There are no simple solutions. What we need to do is just accept the fact that the glory days are over. We need to accept the fact that life could return to what it was like during the great depression. In fact, I think it is at least possible that life may actually become a whole lot worse. The days of careless spending are over. No more can we casually sit with a credit card watching the home shopping network. No more can we watch "My Super Sweet Sixteen" and not be nauseated by such blatant displays of entitlement. The days of excesses are behind us.
If there isn't a turn around soon, it is safe to say that we can expect to see a rise in corruption. A troubled economy means less taxes, less taxes mean less money to pay our police officers, fire fighters, our paramedics. Less pay for our police, fire and EMS services can lead to a need for other forms of income. Drugs, protection, pay-offs etc. And where there is corruption like this, that's when citizens will do whatever it takes to protect what is theirs. I think we are going to see a sharp rise in crimes such as robbery, burglary, assaults, rapes, muggings, drug and alcohol related crimes. We are going to see an explosion of identity thefts and scams. We will likely see public assistance coffers run dry. And sadly, we should also expect to see the number of homeless shelters, food banks and soup kitchens skyrocket.
I don't think there is an easy solution to this problem and unfortunately, even direct efforts to prevent this from happening may already be too late, even if something is done to correct it today. The only thing I can offer is to tell you it is time to accept what is happening. It serves no good purpose to lie to ourselves that the worst is behind us and in just a few short months we will be living the good life again.

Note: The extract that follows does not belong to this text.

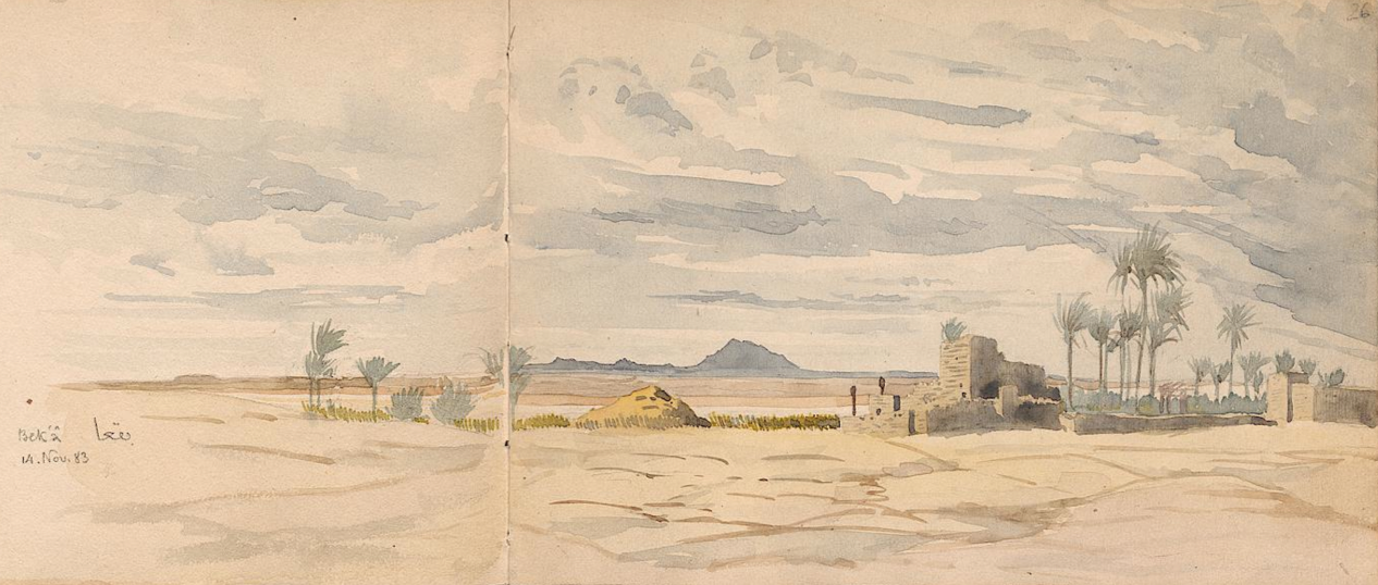 Baq`a's Salt flat

I have toyed with the idea of owning a handgun for quite some time. Each time I've considered it, I've never able to get past the incredible risk involved with owning and keeping a gun in a home with children. With the way things are going in the world today, my daughter has become one of the reasons why I feel I need a fire arm. The jury is still out on that one, but I'm hoping to resolve this issue once and for all.
I know some of you see this blog as the proverbial sandwich board that says "the end of the world is near." if that is how you see it, it was never my intention. What I was attempting to do is shake people loose from their ambivalence. The more prepared we are collectively, the better chance we have to weather this storm.